Whenever a line below includes the word "figli", copy that line.

(Excerpts from a dataset)
#####

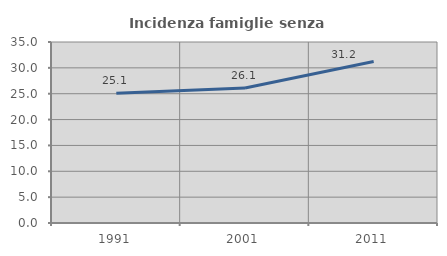
| Category | Incidenza famiglie senza nuclei |
|---|---|
| 1991.0 | 25.083 |
| 2001.0 | 26.107 |
| 2011.0 | 31.236 |
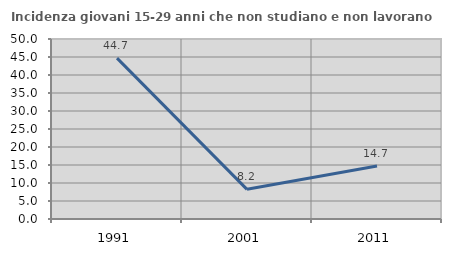
| Category | Incidenza giovani 15-29 anni che non studiano e non lavorano  |
|---|---|
| 1991.0 | 44.681 |
| 2001.0 | 8.238 |
| 2011.0 | 14.721 |
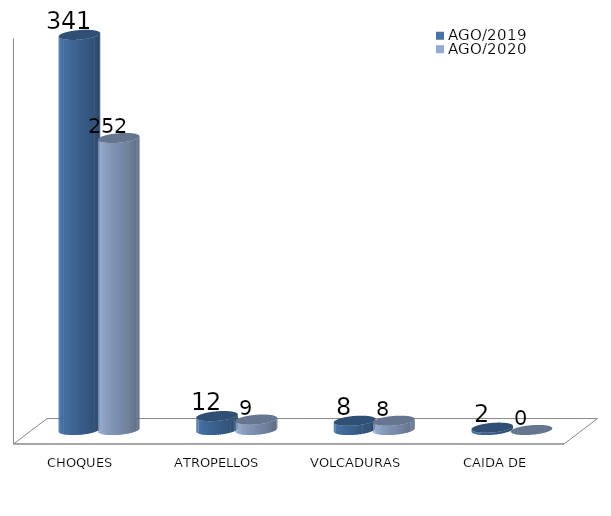
| Category | AGO/2019 | AGO/2020 |
|---|---|---|
| CHOQUES | 341 | 252 |
| ATROPELLOS | 12 | 9 |
| VOLCADURAS | 8 | 8 |
| CAIDA DE PERSONAS | 2 | 0 |
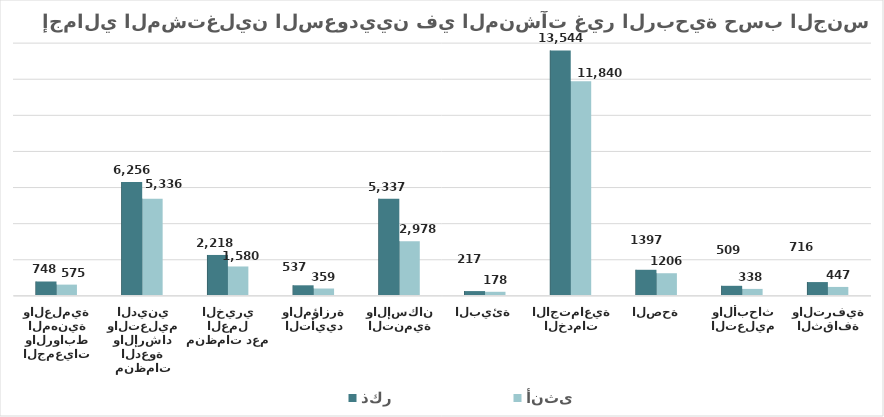
| Category | ذكر | أنثى |
|---|---|---|
| الثقافة والترفية | 716 | 447 |
| التعليم والأبحاث | 509 | 338 |
| الصحة | 1397 | 1206 |
| الخدمات الاجتماعية | 13544 | 11840 |
| البيئة | 217 | 178 |
| التنمية والإسكان | 5337 | 2978 |
| التأييد والمؤازرة | 537 | 359 |
| منظمات دعم العمل الخيري | 2218 | 1580 |
| منظمات الدعوة والإرشاد والتعليم الديني | 6256 | 5336 |
| الجمعيات والروابط المهنية والعلمية | 748 | 575 |
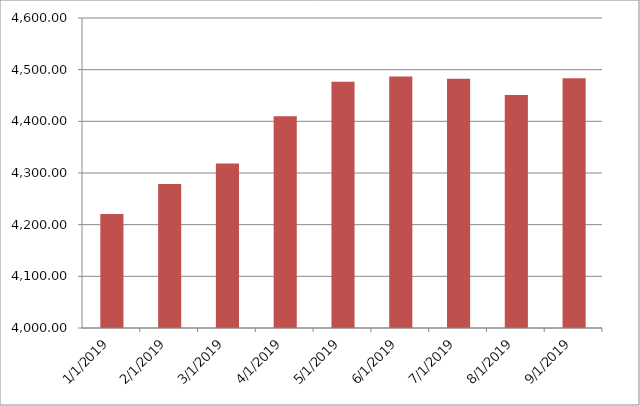
| Category | Series 0 | Series 1 |
|---|---|---|
| 1/1/19 |  | 4220.44 |
| 2/1/19 |  | 4278.86 |
| 3/1/19 |  | 4318.42 |
| 4/1/19 |  | 4410.04 |
| 5/1/19 |  | 4476.6 |
| 6/1/19 |  | 4486.97 |
| 7/1/19 |  | 4482.57 |
| 8/1/19 |  | 4450.86 |
| 9/1/19 |  | 4483.52 |
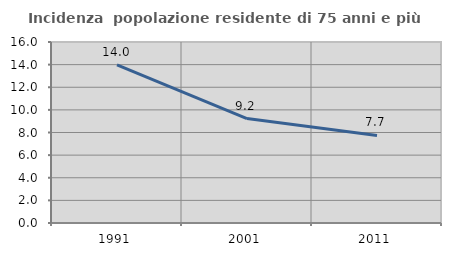
| Category | Incidenza  popolazione residente di 75 anni e più |
|---|---|
| 1991.0 | 13.971 |
| 2001.0 | 9.231 |
| 2011.0 | 7.74 |
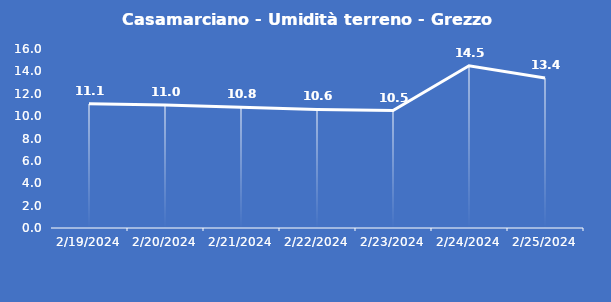
| Category | Casamarciano - Umidità terreno - Grezzo (%VWC) |
|---|---|
| 2/19/24 | 11.1 |
| 2/20/24 | 11 |
| 2/21/24 | 10.8 |
| 2/22/24 | 10.6 |
| 2/23/24 | 10.5 |
| 2/24/24 | 14.5 |
| 2/25/24 | 13.4 |
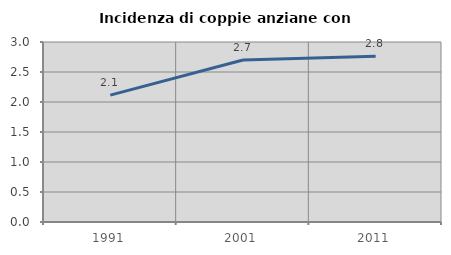
| Category | Incidenza di coppie anziane con figli |
|---|---|
| 1991.0 | 2.114 |
| 2001.0 | 2.699 |
| 2011.0 | 2.764 |
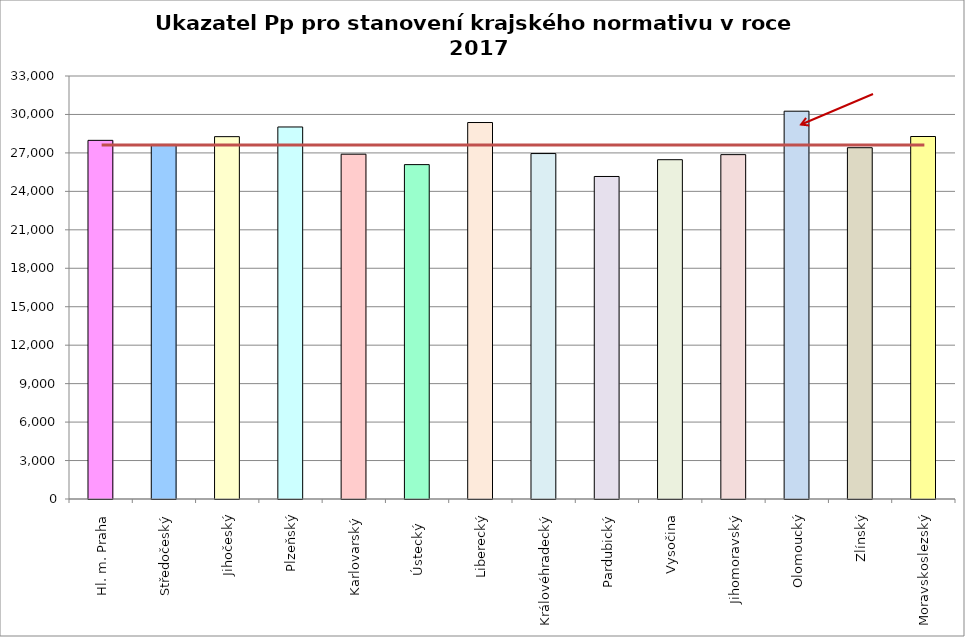
| Category | Series 0 |
|---|---|
| Hl. m. Praha | 27980 |
| Středočeský | 27660 |
| Jihočeský | 28269 |
| Plzeňský | 29023 |
| Karlovarský  | 26900 |
| Ústecký   | 26087 |
| Liberecký | 29370 |
| Královéhradecký | 26950 |
| Pardubický | 25161 |
| Vysočina | 26470 |
| Jihomoravský | 26865 |
| Olomoucký | 30254 |
| Zlínský | 27406 |
| Moravskoslezský | 28280 |
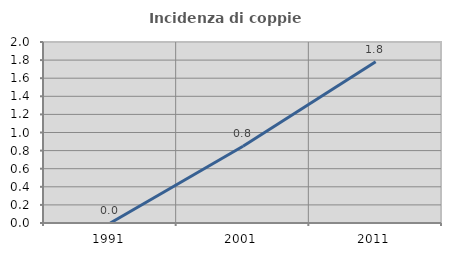
| Category | Incidenza di coppie miste |
|---|---|
| 1991.0 | 0 |
| 2001.0 | 0.849 |
| 2011.0 | 1.781 |
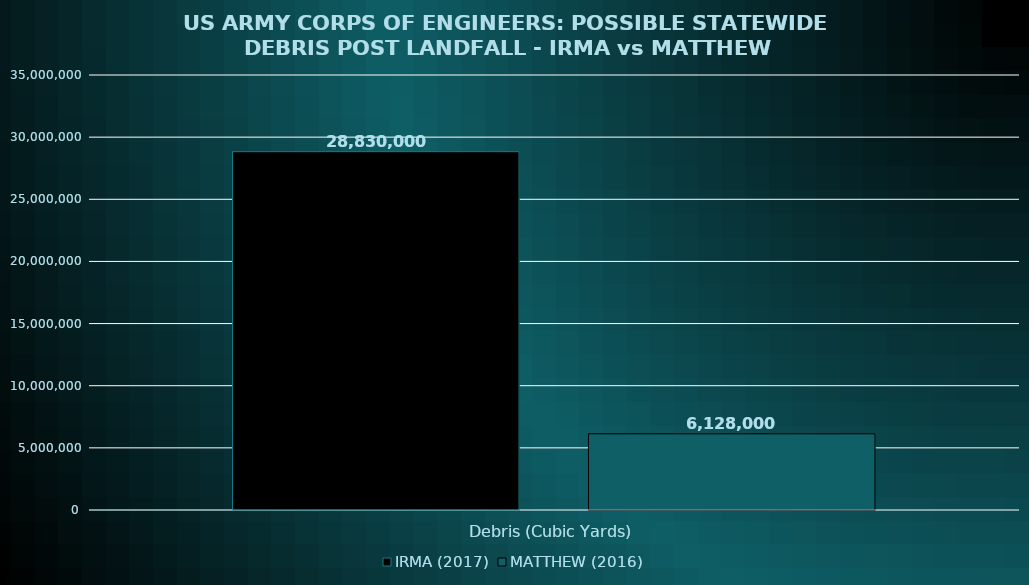
| Category | IRMA (2017) | MATTHEW (2016) |
|---|---|---|
| Debris (Cubic Yards) | 28830000 | 6128000 |
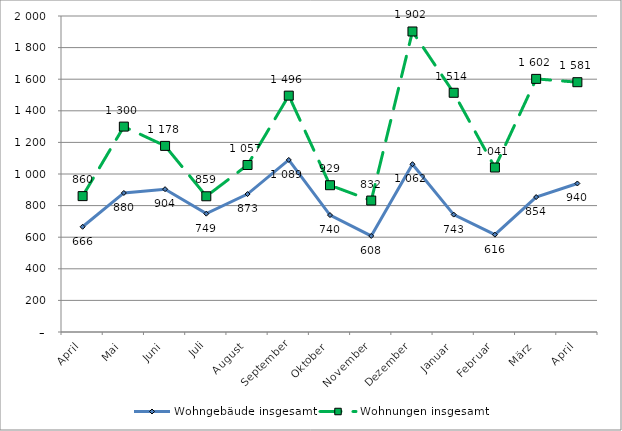
| Category | Wohngebäude insgesamt | Wohnungen insgesamt |
|---|---|---|
| April | 666 | 860 |
| Mai | 880 | 1300 |
| Juni | 904 | 1178 |
| Juli | 749 | 859 |
| August | 873 | 1057 |
| September | 1089 | 1496 |
| Oktober | 740 | 929 |
| November | 608 | 832 |
| Dezember | 1062 | 1902 |
| Januar | 743 | 1514 |
| Februar | 616 | 1041 |
| März | 854 | 1602 |
| April | 940 | 1581 |
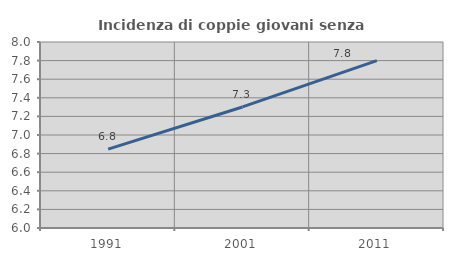
| Category | Incidenza di coppie giovani senza figli |
|---|---|
| 1991.0 | 6.848 |
| 2001.0 | 7.302 |
| 2011.0 | 7.8 |

#####

Solved problem:
| Category | Incidenza di coppie anziane con figli |
| Category | Incidenza di coppie giovani senza figli |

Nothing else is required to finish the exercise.